Global: Report highlights crisis management challenge

Organisations should provide their crisis management teams with the correct level of training, investment and support so they can respond effectively to the major global risks facing the world in 2023, a health and security group has warned. According to International SOS’s Risk Outlook 2023, employers are experiencing high levels of crisis management fatigue having spent the past few years dealing with a series of major events that have significantly disrupted the global economy, most notably the Covid-19 pandemic. “Organisations are well-versed in how to respond to the ongoing Covid-19 pandemic,” noted Dr Irene Lai, medical director at International SOS. “Forward planning to ensure organisational resilience is critical as climate change is contributing to multiple crises occurring simultaneously, and another pandemic is inevitable.’
International SOS Risk Outlook 2023 report. IOSH magazine.

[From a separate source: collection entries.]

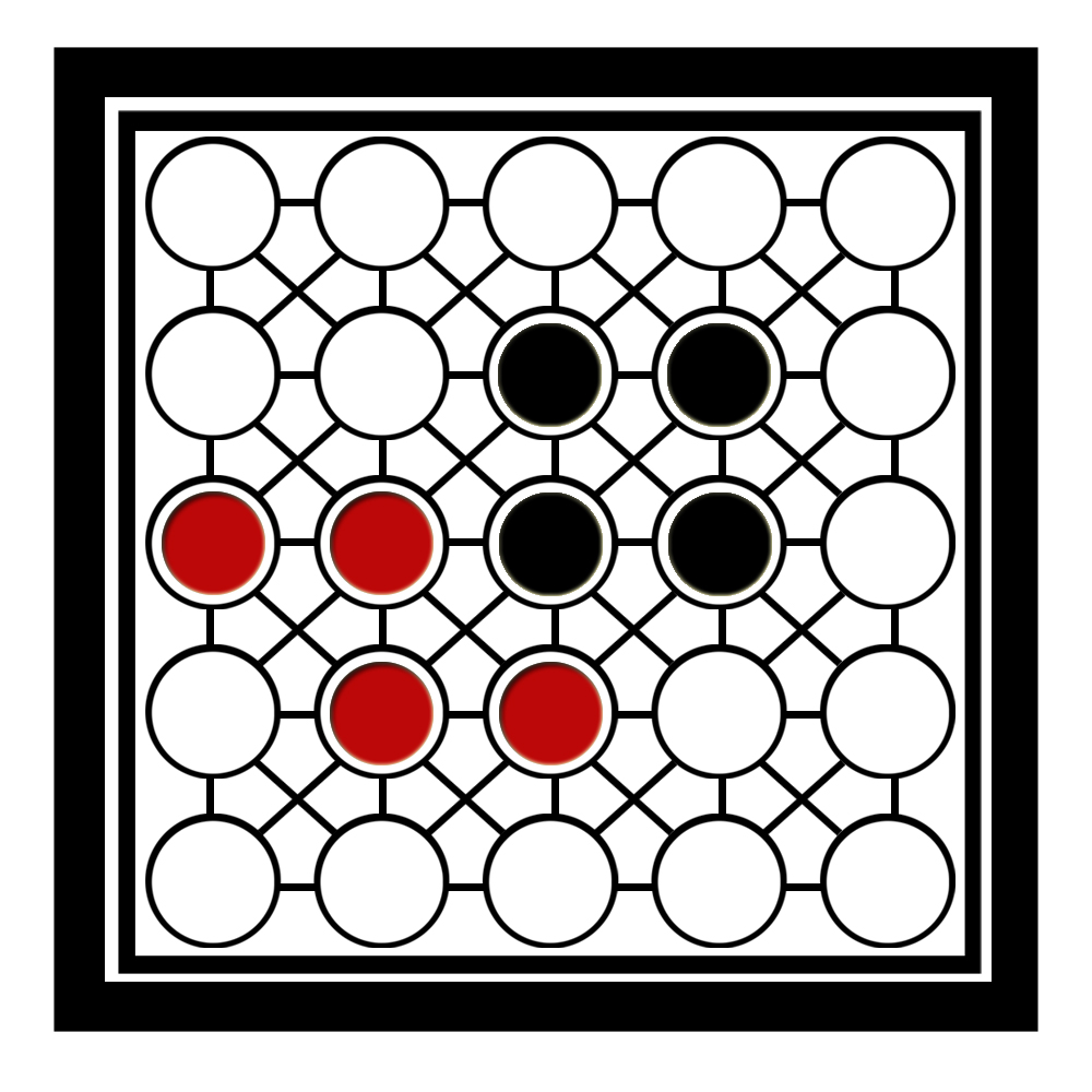 Teeko game board
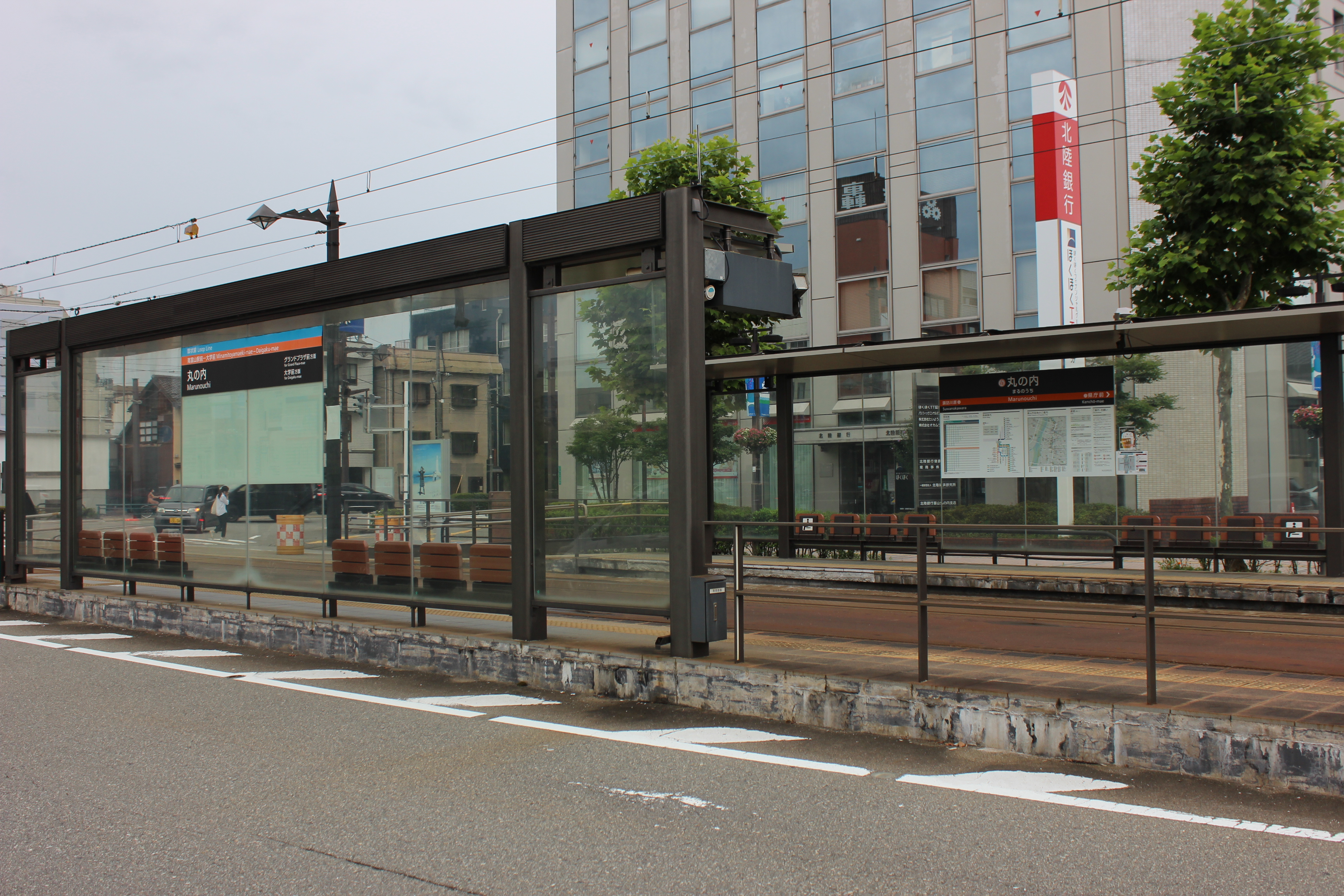 丸の内停留場（富山県富山市）
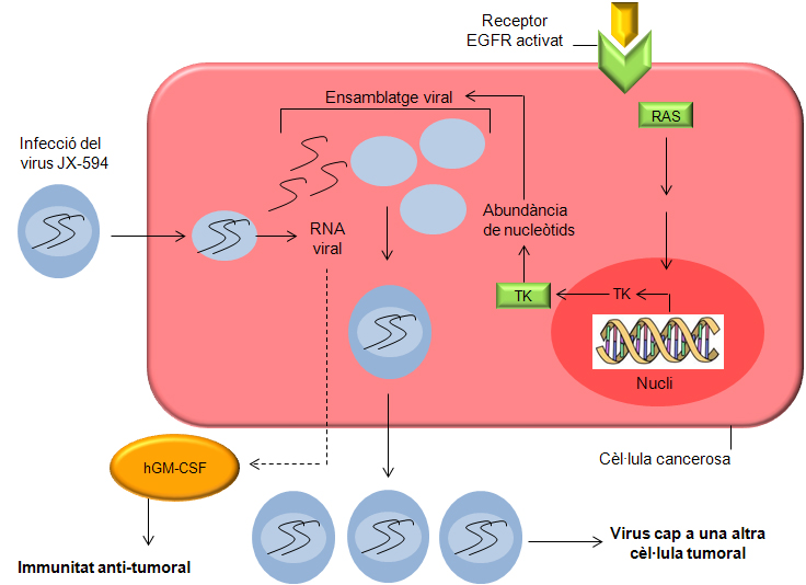 Les mutacions habituals en cèl·lules canceroses estimulen la replicació del virus oncolític modificat genèticament, JX-594.
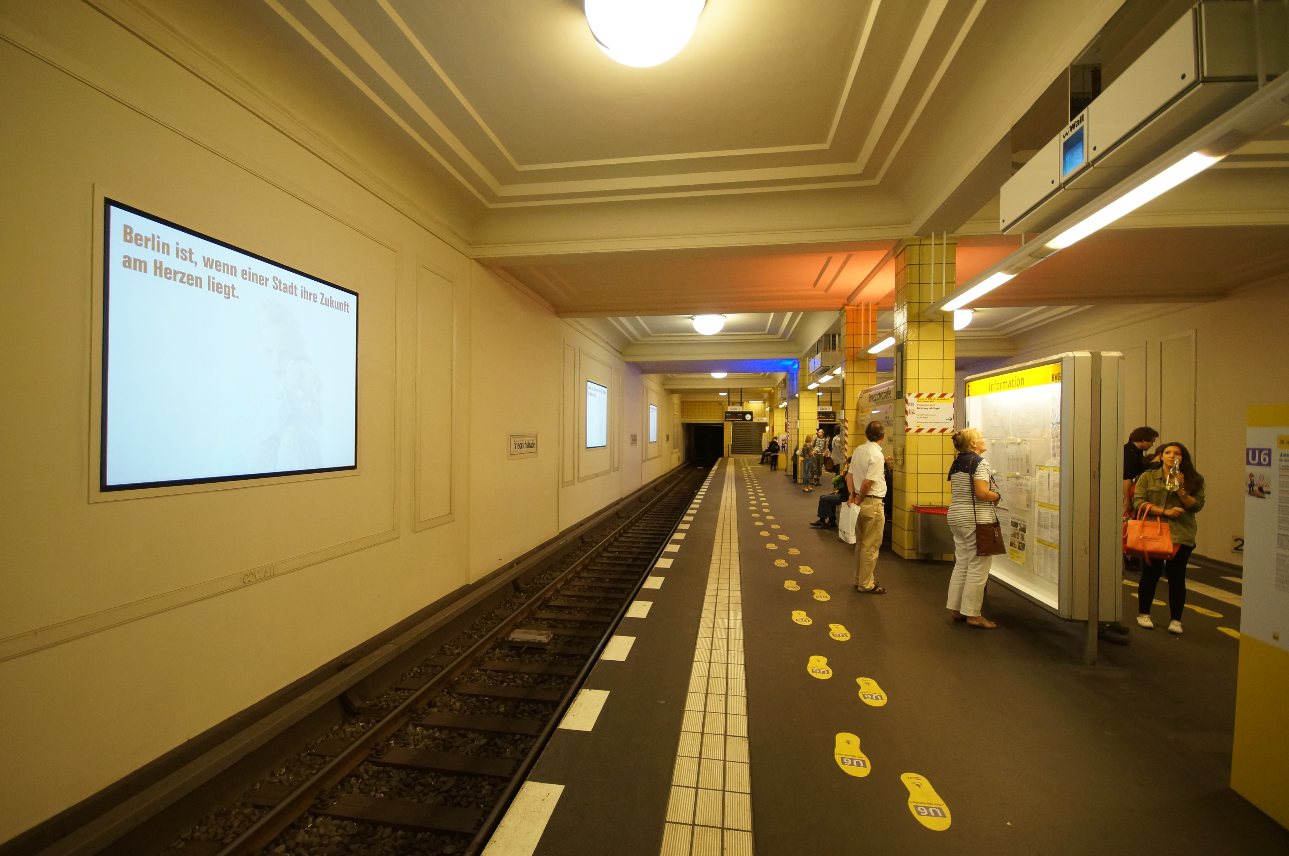 Bahnsteig zu Gleis 1 des U-Bahnhofs Berlin Friedrichstraße mit den Multimedia-Werbeprojektoren und -Werbeflächen
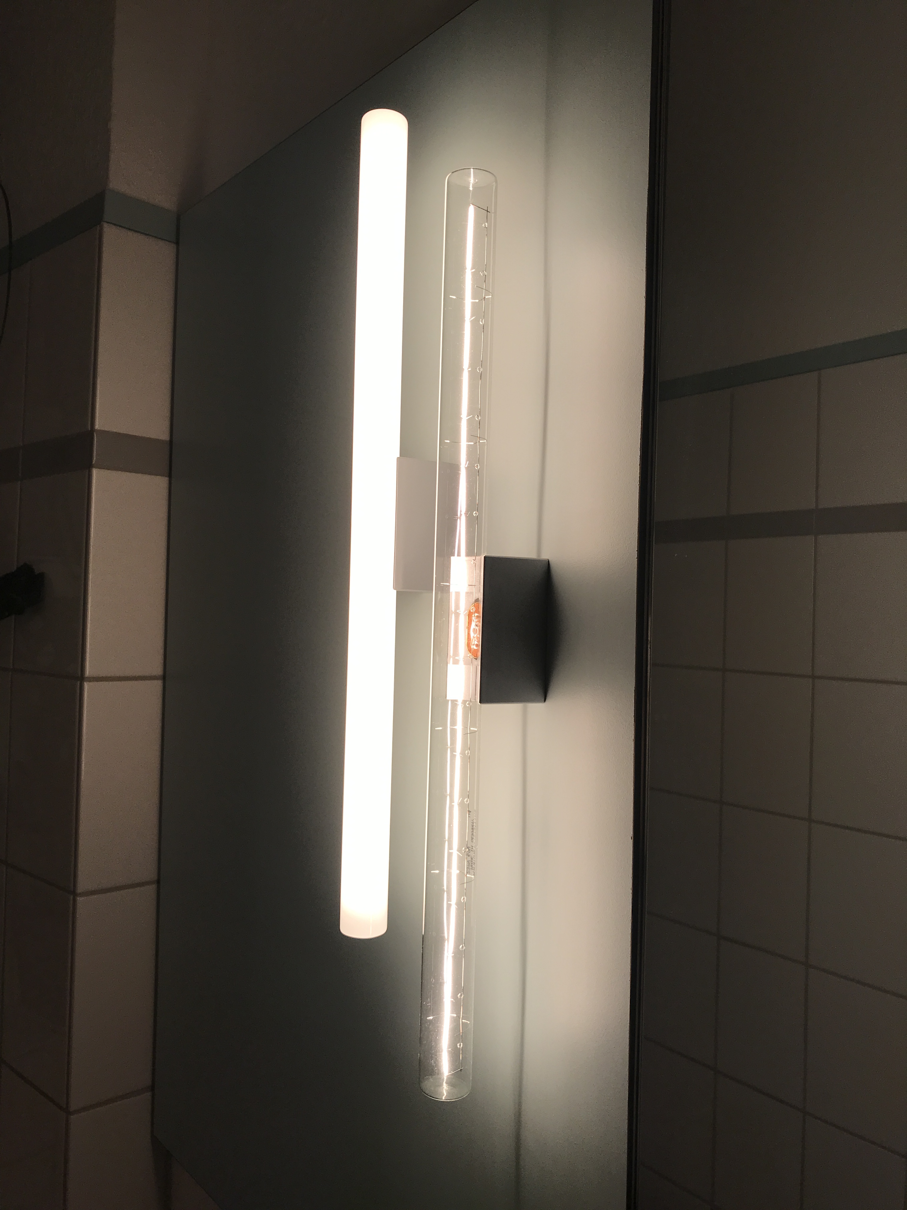 Zwei Osram LINESTRA Linienlampen mit Sockel S14d je einmal opal und transparent. Zwei Osram Fassungen 670 hellgrau (ohne Schalter wie 675).

USA: More women sickened by work viruses

Women accounted for 70.8 per cent of the 390,020 reported workplace illness cases in the US caused by viruses in private establishments, new US government figures show. This “other diseases due to viruses, not elsewhere classified” category includes Covid-19 cases. Nursing assistants had the highest number of virus cases (65,480) in 2020. Of these cases, 87.2 per cent were women. Among medical assistants, women accounted for 90.7 per cent of these virus cases. The figures are sourced from the Bureau of Labor Statistics’ Injuries, Illnesses, and Fatalities programme.
Women accounted for 70.8 percent of workplace illnesses caused by viruses in 2020, Bureau of Labor Statistics, The Economics Daily, US Department of Labor, 9 January 2023.